An article appearing in the journal Pediatrics this week has shed some light on the debate – and the data, at first blush, doesn't look great for vaping.

Researchers used data from the Children's Health Study, including around 5500 11th and 12th graders from southern California schools from 1995 to 2014. The study asked the kids about a variety of tobacco-related behaviors, and, after 2004 (when e-cigarettes were introduced) began asking questions about vaping.

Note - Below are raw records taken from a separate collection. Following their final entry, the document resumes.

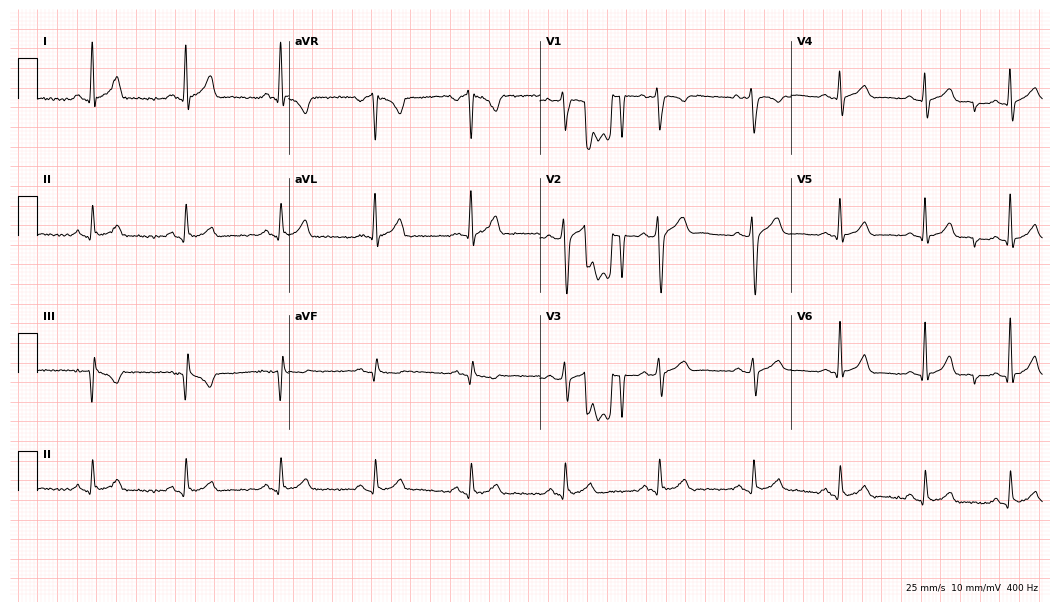
12-lead ECG from a male, 46 years old. Screened for six findings — first-degree AV block, right bundle branch block, left bundle branch block, sinus bradycardia, atrial fibrillation, sinus tachycardia — none is recorded. Other findings, if any, are not listed.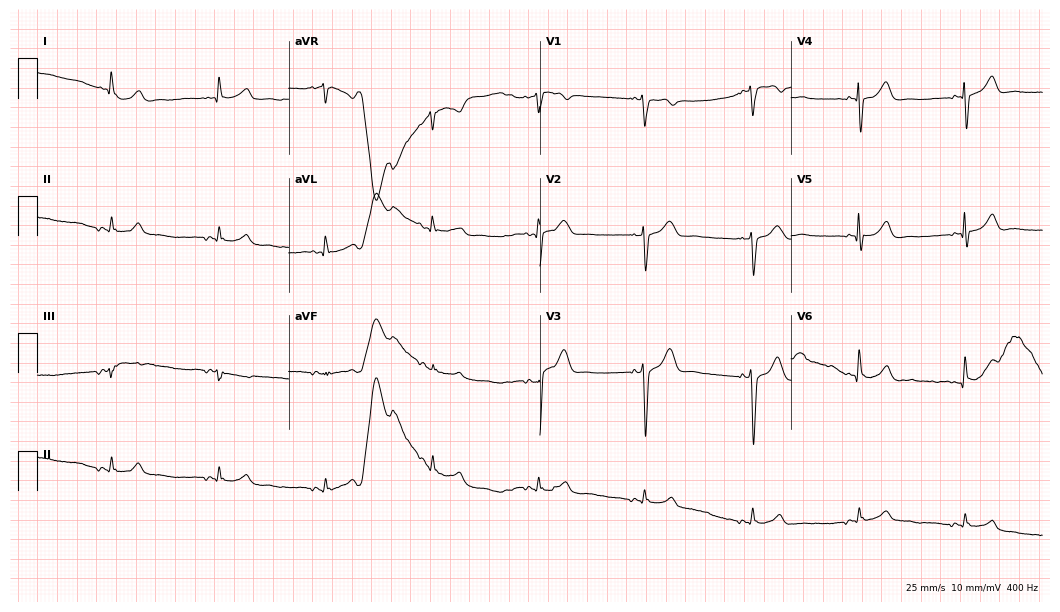
12-lead ECG from a 72-year-old male (10.2-second recording at 400 Hz). No first-degree AV block, right bundle branch block, left bundle branch block, sinus bradycardia, atrial fibrillation or sinus tachycardia recorded for this tracing. Other findings, if any, are not listed.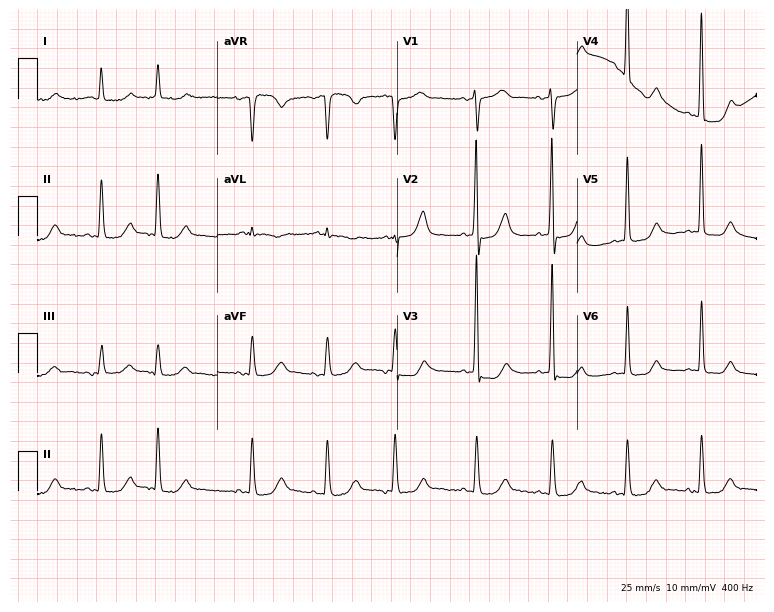
Electrocardiogram (7.3-second recording at 400 Hz), a female patient, 80 years old. Of the six screened findings (first-degree AV block, right bundle branch block (RBBB), left bundle branch block (LBBB), sinus bradycardia, atrial fibrillation (AF), sinus tachycardia), none is recorded. Other findings, if any, are not listed.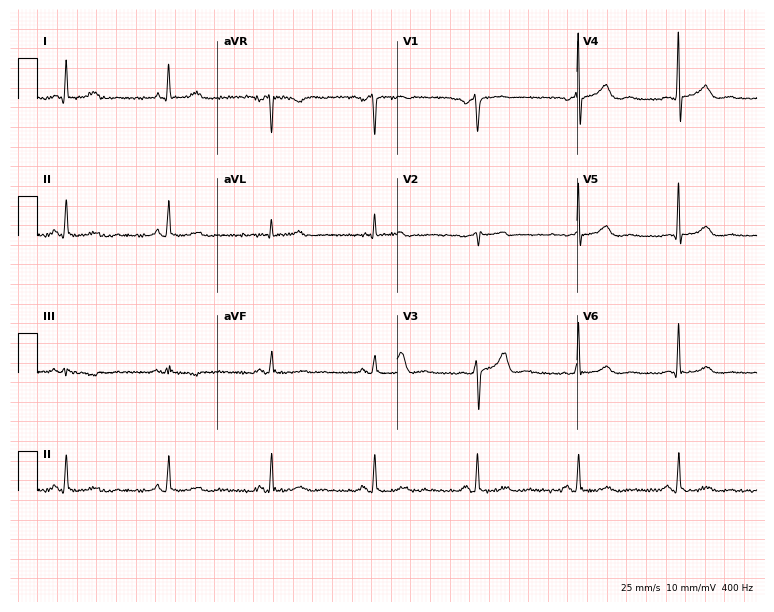
12-lead ECG from a male, 60 years old. Labelled as a normal ECG.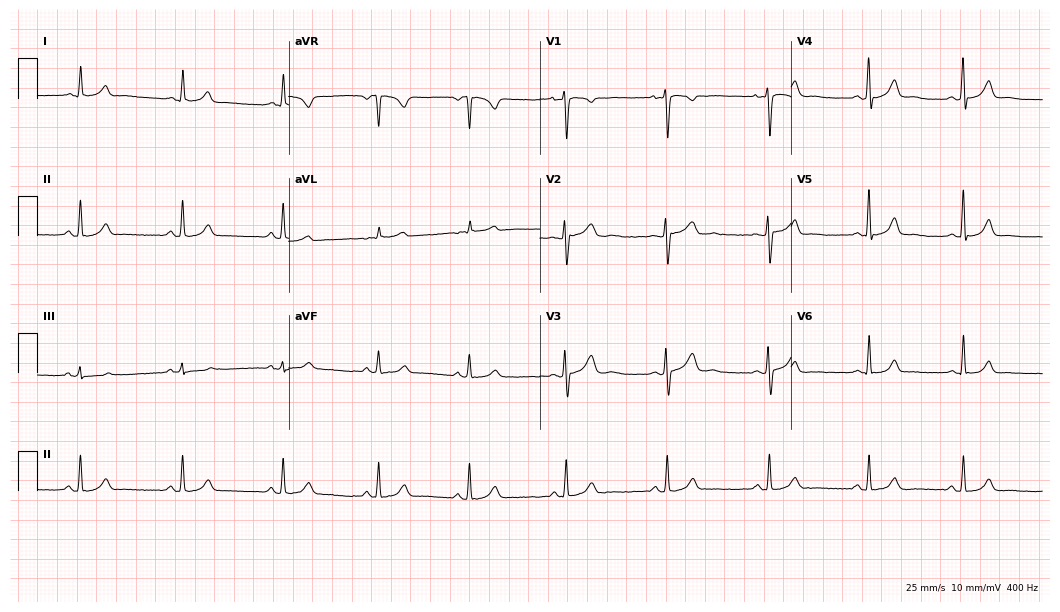
Electrocardiogram (10.2-second recording at 400 Hz), a 43-year-old female. Overall reading on record: normal ECG.

The current use data appears here:

current use of tobacco products
current use of tobacco products

What you can see is a steady decline in cigarette use, mirroring the national trend from 1994 to 2004 when just 9% of kids reported smoking in the past month. In 2014, that rate was even lower – 7.8%.  But if you include vaping, the rate is 14%. And roughly half of that group ONLY used e-cigarettes.

OK so what does this mean?  If we are to believe that vaping replaces smoking, we'd like to see similar nicotine-use rates in 2014 as in 2004 – or less really, considering that usage has been declining pretty nicely since 1995.  But we don't. The implication, according to the authors, is that vape-culture has spread to kids that would NOT have otherwise smoked. As vaping is not benign (nicotine has adverse effects on the developing brain, some of the chemicals might damage the lungs) these kids are being exposed to a risk they would not otherwise be exposed to.

Which is not to say that the other side of the argument isn't valid. Some kids may be vaping where, in a vape-free world, they would be smoking, and that may be the lesser of two evils. But on the whole, the theory that vaping is moving kids away from cigarettes without bringing new kids into the fold may be dissipating.